Yeah, thank you. Cai Von Rumohr, Cowen & Company. So, you project about 250 in CapEx for this year as same as last year and yet you've been in this period of heavy growth of new programs. As we get out to 2014 kind of what sort of CapEx level should we think about and secondly while it's not an issue today. It looks like we should be very solidly cash flow positive and burn that debt down so give us some rough thoughts about how you think about cash deployment when you get out there?

Phil Anderson

Sure. Capital although the things being equal right, capital should be on a downward trajectory when we get out in 2014 and on now. Now, that there is a period of where that's where the MAX is going to be maturing in its design for other better sense to how we're going to transition that airplane into the factory very high volumes. And so we'll have to figure out what that means to as it's too early tell, but I think in '14 and on given the current work statement, the current anticipated volumes from our customers, it's a period where development and volume investment in new programs in on a decline. We've been very consistent with our sustaining capital between $80 million and $100 million annually for sustaining requirements. And then of course now we will get development and expansion of our core business, which the core business expansion is a great investment for Spirit.

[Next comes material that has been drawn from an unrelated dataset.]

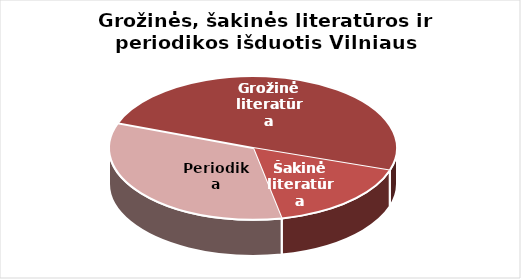
| Category | Series 0 |
|---|---|
| Grožinė literatūra | 1249700 |
| Šakinė literatūra | 422195 |
| Periodika | 851387 |

Such kind of where we find ourselves. I think it's a downward moving to 2014 and on given what we know today. Cash deployment rate is an interesting question where it's – we're going to be more selective on new programs, I think Jeff articulated that is something that we were going to do. Frankly, the clean sheet design opportunities in the next decade seem less than what they were in the past, because the customers are moving to more of a refresh type approach to product development. All of which says there is less investment in new product require probably over the next decade in my crystal ball. So, then it says we'll always manage cash balances and liquidity and the balance sheet given this is a cyclical business right. We have all experienced significant downturns in business in mid 90s after September '11 and so on. So, in deeply cyclical business, you always have to really maintain appropriate level of balances and firepower to manage through cycles.

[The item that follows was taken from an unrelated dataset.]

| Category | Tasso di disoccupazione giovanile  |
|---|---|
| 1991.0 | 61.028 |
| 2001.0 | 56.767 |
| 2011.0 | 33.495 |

And then certainly, there is the standard when we, when after we pay a dividend we think about these things right not near-term certainly, but there will be something that is as sustainable cash flows come out of the company and out of the business. We start thinking about things like that longer term. We are always going to look at other opportunities to grow the business through M&A. I think Jeff pointed out a couple of things. We have done and we have looked at in our relatively short life of the company. And I think what you can takeaway from that is we are very selective right, I think we are pretty picky buyers and we are savvy enough to know in the targets we have looked at so far whether it’s a good proposition for us or whether it’s not. So, I think those are the things we really think about when it comes to cash probably nothing that would surprise you there right. Sustainable cash flows, that was a real important goal right and then we see that turning this year. (Myles) flashing red here that means I've got less than a minute.

Unidentified Analyst

So, the slide you had with $2 billion of cash from the core programs 2005 through 2011 I assume. Is that cash from operations or free cash flow?

Phil Anderson

Free cash flow.

Unidentified Analyst

Okay. And so the $3 billion implied burn in the other programs is that an accurate assessment?

Phil Anderson

No, I think we look at the total investment is more like a $2, $2.4, $2.5 billion investment, so a negative outflow 400 million to 500 million.

Unidentified Analyst

So, then if you just looked at the core that kind of 300 million annualized implied free cash flow from the core programs. How quick do the development programs go to net neutral positions, that that will show up in the bottom line, is that 2014/2015?

Phil Anderson

Yeah, well, its program dependent right. As you know, they are all in different points in the development effort. They are all in different points in initial production phases. 787 is further along as you saw yesterday we are building 60 and 70 in the factory or 70, I can explain some factory carries that roughly 81s in the factory. So, it’s further along than an A350, right. So, each one of them has got their own timing associated with when they hit the average cost equals the actual cost.

Unidentified Analyst

And then the last one, when should do you go through the re-pricing, would you step back to the four-year blocks giving you'd have the visibility at that point?

Phil Anderson

We’ll address that when we get there honestly. Two-year blocks tend to be just more predictable right in terms of forecasting cost in the supply chain, but it’s something that it’s not a foregone conclusion that end up to your blocks, well we’ll make that decision once we get out there. Hey, I think that’s it. Thanks very much. I appreciate you being here again and have a good day.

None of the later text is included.